Some analysts have suggested that in an economy this hot, wrestling inflation the rest of the way to normal will prove more difficult than the initial cool-down. In other words, the “last mile” on inflation might be the toughest one. Tuesday’s report could give that argument more heft.

“It is too early to declare victory over inflation,” said Torsten Slok, chief economist at Apollo Global Management. He noted that key economic measures like hiring picked back up after the Fed hinted late last year that it was done with rate increases — evidence of the potential risks of backing off too early.

“The last mile will be harder,” Mr. Slok said.

So far, bringing inflation down has been less painful than economists had expected. Many had predicted that it would take a substantial cooling in the economy — and a jump in unemployment — to lower price increases. Instead, inflation has fallen gently even with a strong job market.

The cool-down came partly as supply chains healed. Prices for goods started jumping in 2021 as shipping route and factory disruptions tied to the pandemic left semiconductors, automobiles and furniture in short supply. Those problems have been clearing, allowing goods prices to calm or even drop. Used car prices fell sharply in January, for instance.

But even as goods inflation fell, the question remained: Could service price increases moderate without a broader economic slowdown?

For a while, that seemed to be happening, but the trend stalled out in January. Economists are likely to watch the next several months of data to determine whether that is a blip — or the start of a new and concerning trend.

One services category is likely to remain in especially close focus: housing. Rents have been climbing more slowly in recent months, and many analysts have been expecting that trend to continue as cheaper new leases feed into official inflation figures. Housing makes up such a big chunk of American spending that the expected cooling would help to lower overall inflation.
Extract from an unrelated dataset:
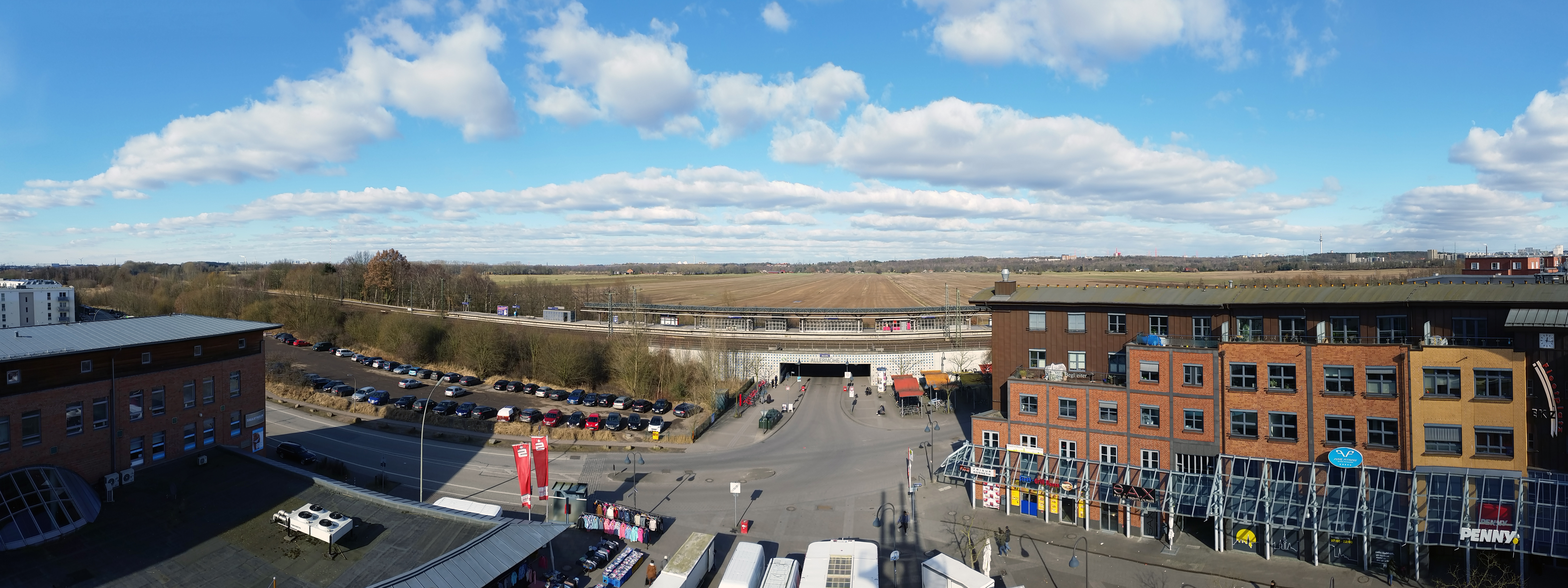 Dieses Bild wurde auf dem Aussichtsturm am Fleetplatz in Neuallermöhe bzw. bei der S-Bahnstation Allermöhe aufgenommen. Die Blickrichtung dürfte etwa Richtung Norden bzw. Nordnordost sein. Zu sehen ist der Bahndamm der S-Bahn-Linie 21 mit dem Bahnhof Allermöhe sowie den dahinterliegenden Äckern. Dieses Bild ist eine Abwandlung des Bildes unter bzw.

But January’s report offered reasons for caution. A measure that estimates how much it would cost to rent a house that someone owns — called owner’s equivalent rent — picked up on a monthly basis.

The acceleration “looks at odds with other surveys of rent data that we monitor,” said Blerina Uruci, chief U.S. economist at T. Rowe Price.

On the whole, she said, the report underscores that the Fed will need to remain cautious.

“The main takeaway is that what Powell said during the January press conference was the right strategy,” Ms. Uruci said. “They really need to make sure that inflationary pressures will not re-accelerate before they can cut interest rates.”